謝喬玉身子一僵,他見過譚哥兒的兒子,長得肥頭大耳的,還會用色瞇瞇的眼神打量人,他才看不上。
“不用了,父母之命媒妁之言,我的婚事由我爹做主,況且我是一個外鄉人,怕是配不上令公子。”謝喬玉不卑不亢的說“而且我已經有心上人了,怕是”
他點到為止。
譚哥兒的臉色難看。
這是瞧不上他的兒子,這小賤蹄子長得這么好看,這是想攀高枝了,還瞧不上他的兒子,我呸真是給臉不要臉。
謝喬玉發現從那以后,他的日子就難過起來。整個紡織坊都是譚哥兒在管,他想要給一個人穿小鞋太容易了,謝喬玉卻是不肯低頭。但連累了馮蘇,他心中就有些愧疚。
他把譚哥兒給他說的話說給馮蘇聽了,馮蘇面露怒氣“這怎么可能,謝老夫人給你相看了那么些公子,都沒看上,這回沒看上他兒子,這就惱羞成怒了,要給你穿小鞋,你不必顧忌我,哥兒嫁人關乎到自己的一生,要慎重。”
謝喬玉又在紡織坊過了幾天,他感覺有些悶,干完活就跑出去了。
幽州的街道上繁華熱鬧,小販挑著擔到處吆喝叫賣,謝喬玉站在橋上,他看著底下的河面,有些出神。
游舫上
“萬大人,如今寧州和幽州的關系密切,我們都是同盟,你們可以再多賣我們一些糧食,放心,這錢我們是一分都不會少。
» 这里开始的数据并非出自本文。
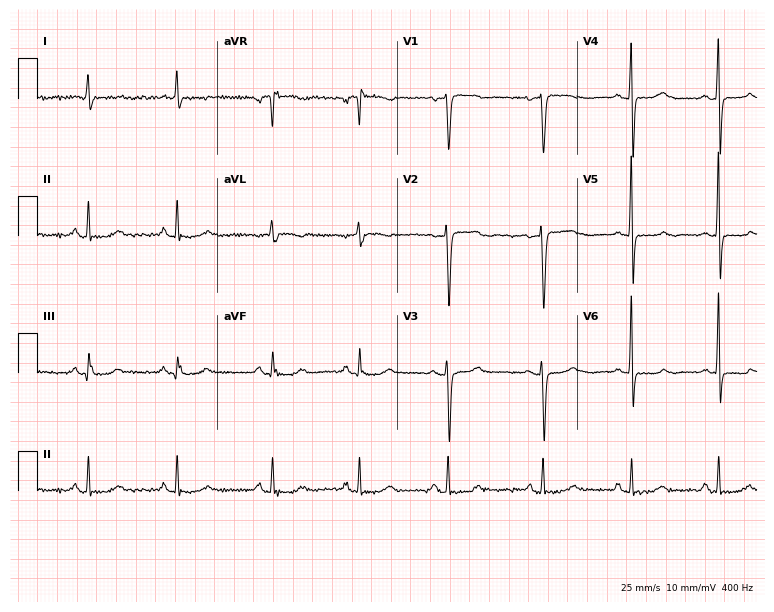
Standard 12-lead ECG recorded from a woman, 73 years old. None of these six findings is recorded: first-degree AV block, right bundle branch block (RBBB), left bundle branch block (LBBB), sinus bradycardia, atrial fibrillation (AF), sinus tachycardia. Only these six findings were labelled.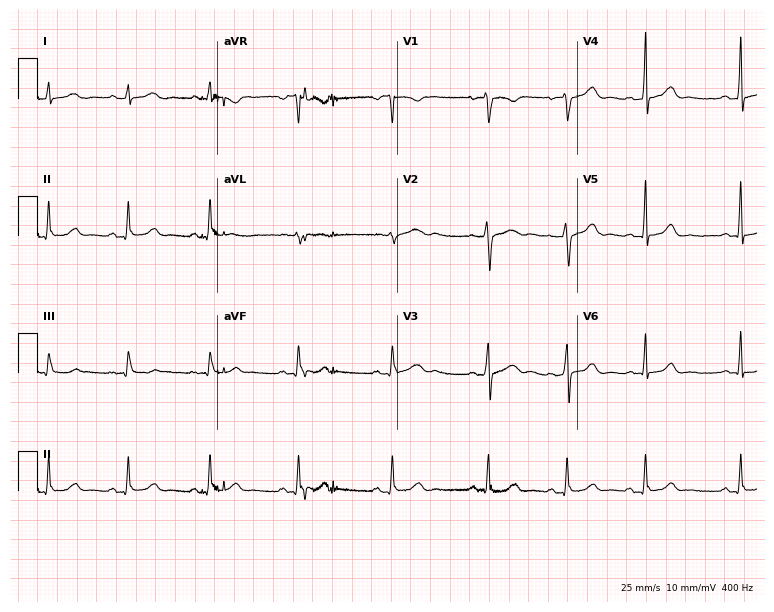
ECG (7.3-second recording at 400 Hz) — a 28-year-old female. Labelled as a normal ECG.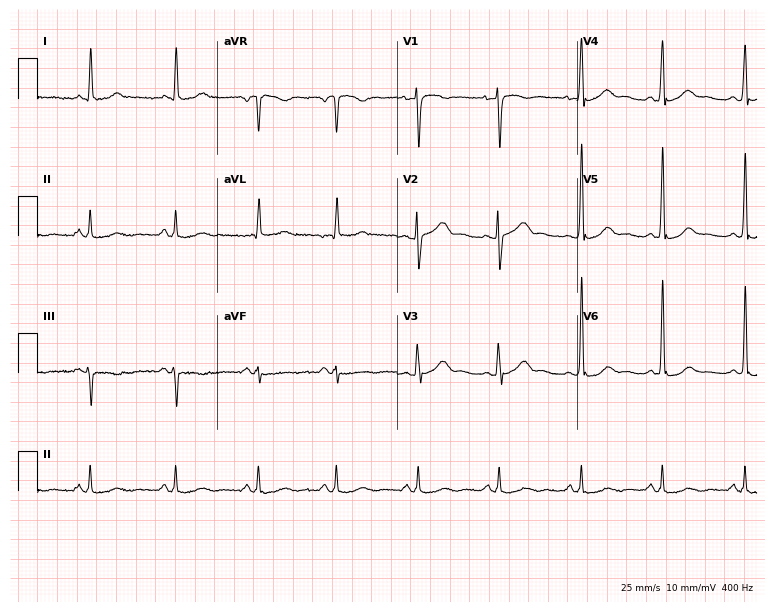
12-lead ECG (7.3-second recording at 400 Hz) from a male, 55 years old. Labelled as a normal ECG.

”
“萬大人,你在看什么”
萬明霽收回了自己的目光“要是其他的州也向我們要求多賣一些糧食,那我賣不賣,既然做了約定,那我們都要遵守之前的約定,朝令夕改,以后的買賣就沒意思了。你說對嗎”
“是,萬大人說得是。”對面的人滿腦門汗水,萬明霽的壓迫力太強了,孟素有些抵不住,他還是謀士,他的三寸不爛之舌在萬明霽這毫無作用。
這幽州的郡守不愛財不愛美色,沒有什么特殊的嗜好,根本就是無懈可擊。要說有什么軟肋,那就是家人,但誰敢拿家人威脅萬明霽,那是嫌腦袋在脖子上待著太舒服了。
萬明霽的目光再次落在了橋上面,他沒有再看見那個熟悉的身影。
“萬大人,晚上我擺了酒席,還請萬大人一定要賞臉前來。”孟素面露笑臉,他跟在萬明霽的身后,始終落后一步“我們只是喝喝小酒,聽聽小曲,我知道萬大人的規矩。”
拒絕一次,拒絕第二次就不好了,寧州還是有實力,萬明霽頷首。
“那晚上我就在相居樓恭候萬大人大駕了。”孟素心中一喜,目送萬明霽上了馬車,這才為自己捏了一把汗。
萬明霽目前還是看重和寧州的同盟關系,對他們寧州沒什么威脅。
謝喬玉在橋上看了底下的河水緩緩的往下流,他看了一會兒就被人叫走了。宋哥兒拉著謝喬玉“謝哥兒,你會不會彈琵琶,我有一個朋友手上受傷了,今晚要去相居樓彈曲,我看你是從大戶人家出來的人,就想請你幫個忙。”
“你放心不是白幫忙,這次的銀子都是你一個人的,到時候你只要站在簾幕之后就不會有人知道是你了,那些大人物就當我們是一個樂子,不會想知道我們的模樣。”